Alguns críticos jamais perdoaram a suprema heresia de Mario Quintana estrear com um livro de sonetos - "A Rua dos cataventos" (1940) - quando, na época, o próprio Modernismo já começava a ser questionado pelos que iriam mais tarde engrossar as fileiras da Geração de 45. Geração da qual só cronologicamente podem aproximá-lo, pois, embora tenha desde sempre cultivado o soneto, o fez descontraidamente, sem pompas e sem circunspecção, "filiando-se" muito mais ao humor e à ironia de 22 do que à sisudez dessa geração do pós-guerra. Em suma, cotejando-se os seus sonetos com os da Geração de 45, Quintana poderia ser considerado o sonetista que o Modernismo não teve, conquanto tenha sido um gazeador contumaz de todas as escolas...poéticas, inclusive da escola modernista, da qual evitou os excessos em troca de uma dicção lírica em muito tributária do Classicismo.
Daí a razão de alguns críticos situarem-no como um epígono de movimentos poéticos desde há muito postos em disponibilidade.
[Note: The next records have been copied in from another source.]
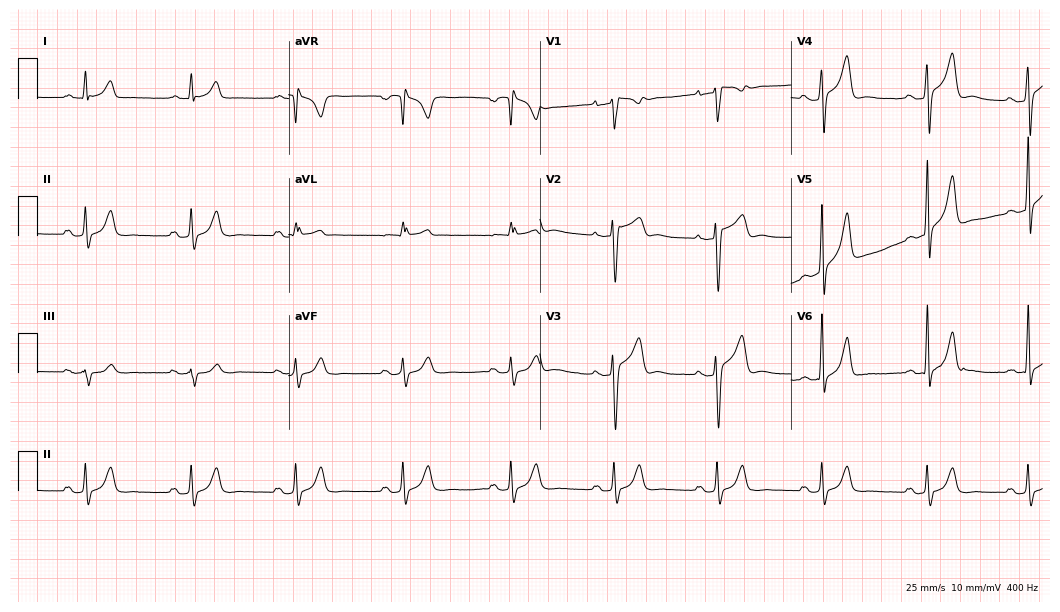
12-lead ECG from a man, 43 years old (10.2-second recording at 400 Hz). Recorded interpretation: within normal limits.
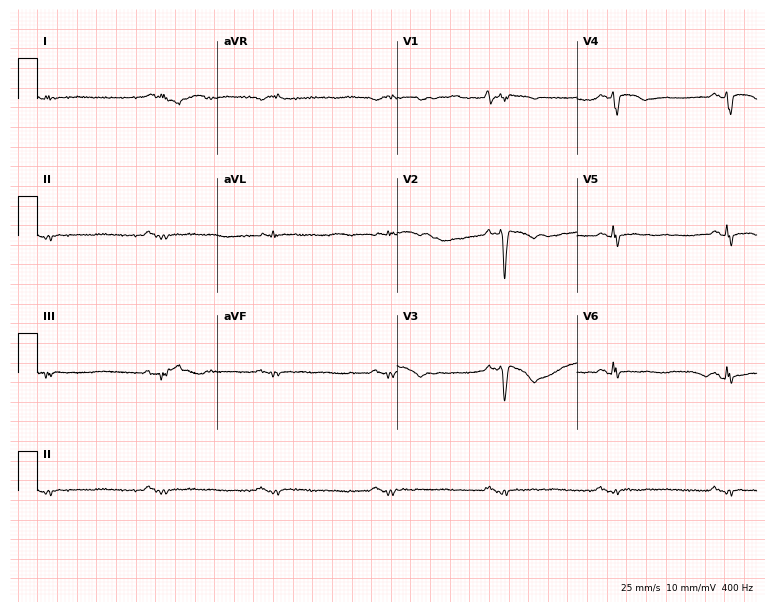
ECG (7.3-second recording at 400 Hz) — a male patient, 47 years old. Screened for six findings — first-degree AV block, right bundle branch block, left bundle branch block, sinus bradycardia, atrial fibrillation, sinus tachycardia — none is recorded. Other findings, if any, are not listed.
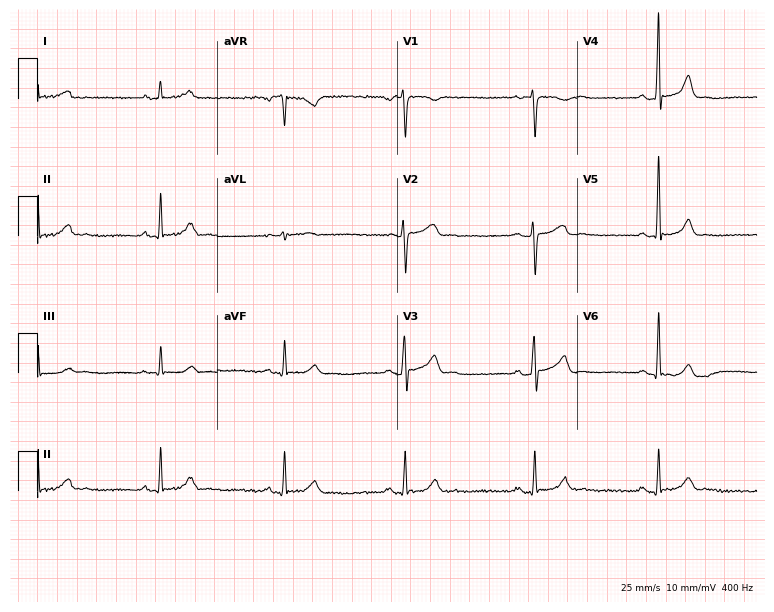
Electrocardiogram, a male, 34 years old. Overall reading on record: normal ECG.
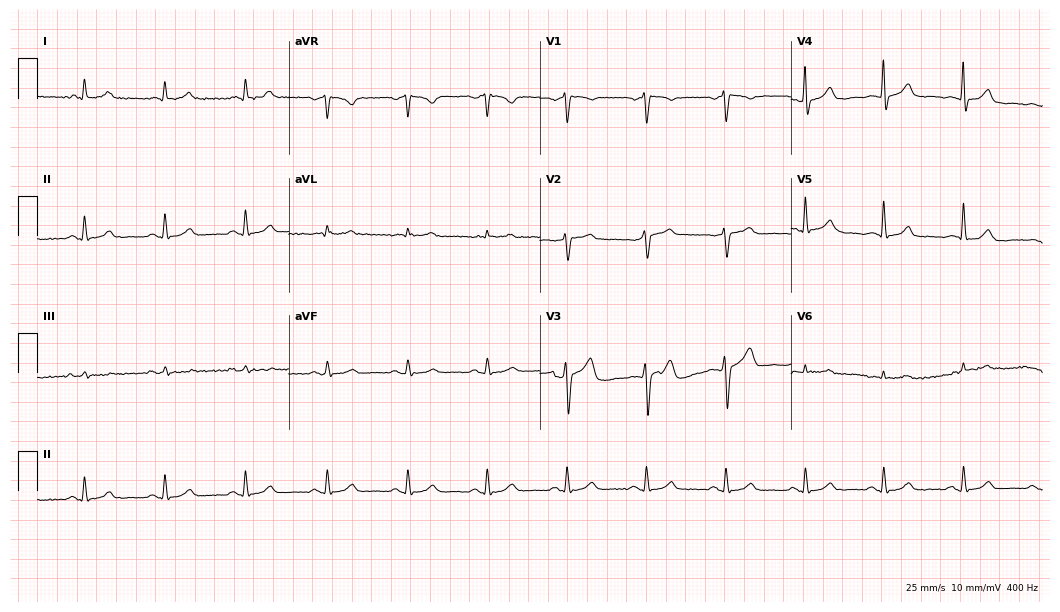
ECG (10.2-second recording at 400 Hz) — a 57-year-old man. Labelled as a normal ECG.

Quer dizer, com relação a Mario Quintana, ora ele é considerado um neo-simbolista, ora um romântico tardio, mas nunca - ou só excepcionalmente - um poeta cujo ecletismo funde e inter-relaciona a tradição com a renovação.
Por isso tudo, a sua poética situa-se longe daqui, aqui mesmo, pois tal e qual a face bifronte de Janus, ela divisa, a um só tempo, o passado e o futuro, apesar de muitos incorrerem no equívoco de julgá-la distante da modernidade. Ou seja, movidos pelo preconceito, confundem soneto com anacronismo e descartam de antemão a possibilidade do poeta não só de inová-lo formalmente como também de assimilar uma linguagem cujo tom coloquial contrapunha-se ao discurso solene da época, principalmente ao da Geração de 45.
Já o humor e a ironia de Quintana, muito mais do que decorrentes da alegria que se estampa através do riso fácil, fundam-se e enraízam-se no riso difícil, cáustico algumas vezes, pungente outras, mas quase sempre oriundo de um aparente não-me-importismo ante as vicissitudes e agruras da vida.
Quanto aos problemas sociais, esses não adquirem contornos mais definidos em Quintana porque, na sua obra, "o social não está designado pelo poema: é o poema"*. Além do mais, o sentimento do mundo de Quintana passa, necessariamente, pelo crivo de uma visão intimista da realidade, o que embarga a fatura de uma poesia de cunho meramente doutrinário. Ou seja, os jargões, as palavras de ordem, o proselitismo, não encontram guarida nos seus poemas, pois, para ele, o social extrapola os estreitos limites dos credos políticos e religiosos para abranger, em toda a sua plenitude, os atos mais comezinhos e prosaicos da existência humana.
No que diz respeito às ressonâncias surrealistas de alguns dos poemas insertos em "Sapato florido" e "O Aprendiz de feiticeiro", mais uma vez configura-se o princípio segundo o qual a sua poesia, não obstante pareça nascer de algum lugar remoto, longínquo, origina-se daqui mesmo, sobretudo quando procura fazer do estranho o familiar, do distante o próximo. Aliás, já não disse o próprio Quintana "Que quadros são janelas abertas para o outro mundo deste mundo?" Pois bem, se "Quadros são janelas abertas para o outro mundo deste mundo", seus poemas também o são, na medida em que procuraram consubstanciar sensações incorpóreas, movediças, inefáveis - resgatadas daqui mesmo, do cotidiano, e devolvidas a este -, através do sortilégio e do poder transfigurador da linguagem poética.
Em 5 de maio de 1994 falecia o poeta Mario Quintana.
* CARVALHAL, Tania Franco. "Mario Quintana". In: "Autores gaúchos", número 6, 6a ed. Porto Alegre: Age/Universidade Luterana do Brasil/ Instituto Estadual do Livro, 1996, p. 16.
* CARVALHAL, Tania Franco. "Mario Quintana". In: "Autores gaúchos", número 6, 6a ed. Porto Alegre: Age/Universidade Luterana do Brasil/ Instituto Estadual do Livro, 1996, p. 16.